I was stuck. My SaaS was converting okay, but nothing was moving fast, and I couldn't figure out why.
I had a good product. Customers were using it. Some loved it. But the moment I'd ask them for a testimonial, it was radio silence.
The problem wasn't hard to see: I was asking wrong.
I'd shoot an email with a form link. Maybe 1 in 20 people clicked it. Of those, half came back with something like "Great product!" that told exactly nobody anything. And then I'd do nothing with it. It sat in a folder.
So I decided to fix it.
What I tried first
I tested everything:
- Manual collection. I called customers directly and asked them face-to-face. Response rate was 70%, but I can't call 1,000 people. Not scalable.
- Google Forms. Free, but the UX made it feel like a telemarketing survey. Response rate: 4%.
- Competitor tools (Senja, Testimonial.to). Both work well, but they were overkill for what I needed. I was paying $80–100/month for features I wasn't using. Plus, their video collection is behind a paywall upgrade.
- Spreadsheet + Zapier. It worked, but it was janky. No follow-up automation. No dashboard. Just me manually chasing people down.
None of these felt right. The paid tools were too expensive for early-stage. The free ones were too hard to use. Manual work didn't scale. Spreadsheets broke when I had more than 50 testimonials.
What I ended up building
I built something simple: a form that doesn't feel like spam.
- One question at a time. Not five form fields. Not a survey. Just "What was the biggest pain before, and what changed for you?" That's it.
- Video option. Most people pick text. Some send a 30-second video message. Video testimonials convert 2x higher than text, so I made it stupid easy to do.
- Embeddable widget. It displays on my landing page as a rotating Wall of Love. Looks modern but doesn't take two hours to set up.
- Automatic follow-up. If someone doesn't respond in 7 days, they get a gentle reminder. Response rate doubled because of this.
The whole thing took three weeks to build. I automated the parts that were painful in the manual process. Didn't try to solve 15 different use cases. Solved exactly the one I had: getting testimonials from people who just got value, and displaying them where they actually moved conversions.
The numbers
- Response rate: 48% on the first ask (up from 6% on email forms). The timing window matters more than anything — ask within 48 hours of the win.
- Video rate: 18% of respondents chose video. Video testimonials convert 2.3x higher than text when displayed in onboarding emails.
- Time to first testimonial: 3 days (down from 30 when manual).
- Trial-to-paid lift: Conversion went from 12% to 17% over two months after adding testimonials to the landing page. That's a 42% lift just from social proof.
- Retention: Testimonials in onboarding reduced churn from 8% to 5% per month.
The most surprising finding: volume wasn't the play. I had 30 testimonials sitting on a page.
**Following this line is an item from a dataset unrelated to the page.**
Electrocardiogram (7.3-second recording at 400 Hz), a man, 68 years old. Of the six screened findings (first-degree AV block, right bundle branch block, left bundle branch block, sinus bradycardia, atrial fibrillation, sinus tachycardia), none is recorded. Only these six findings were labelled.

Once I isolated the 5–6 best ones (specific outcomes, problems solved, numbers) and rotated them through email sequences, the real lift showed up. Quality + placement over volume, every time.
What I'd do differently
- Ask within 48 hours of the win. I waited weeks and got half the response rate. The moment a customer hits an aha moment, ask then. They remember the before-pain clearly.
- Incentivize specificity, not volume. I started asking for testimonials broadly. Now I have a script: "Tell me one specific thing that changed for you — time saved, cost reduction, confidence." One number matters more than ten generic quotes.
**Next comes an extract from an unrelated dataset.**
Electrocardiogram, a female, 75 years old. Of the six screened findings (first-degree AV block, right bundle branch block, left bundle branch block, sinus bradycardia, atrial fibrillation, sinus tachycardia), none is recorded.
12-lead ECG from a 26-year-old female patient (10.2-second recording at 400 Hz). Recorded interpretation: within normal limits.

- Own the follow-up. Automated reminders feel pushy, but they work. People want to help if it's easy. They just need a nudge.
- Don't collect until you're ready to deploy. I had 50 testimonials before I used any. Build the embed widget first, then collect the testimonials to fill it. Reversed order wastes both time and momentum.
- Track which testimonials actually convert. Testimonials from founders converted 3x higher than general customer testimonials for my product. I was showing the wrong ones prominently. Data changed what I prioritized.
Building a tool around this
A few people saw what I was doing and asked if I'd sell it. The problem was universal — every founder has the same friction: low response rates, no follow-up automation, testimonials that don't drive conversions because they're scattered and generic.
So I built Glowboard: a testimonial collection tool designed for founders like me. Simple form, video option, Wall of Love widget, automatic follow-up. No $80/month price tag. €39/month, and it solves the exact problem I had.
Founders who were getting 8–12% response rates on manual collection are now hitting 40–50% with the form. Testimonials buried in spreadsheets are now on landing pages moving trial conversion 15–30%. And they're spending 2 hours per month on testimonials instead of 10.
The win wasn't the product. The win was solving the specific friction I felt. Most tools try to be everything. I just solved: "How do I get testimonials without it being painful, and how do I make sure they actually move the needle on conversions?"
The 20% of testimonials that drive 80% of the conversion lift are usually specific, outcome-driven, and identity-matched. The rest are decorative. Once you know which ones those are and put them in the right place, the lift is real.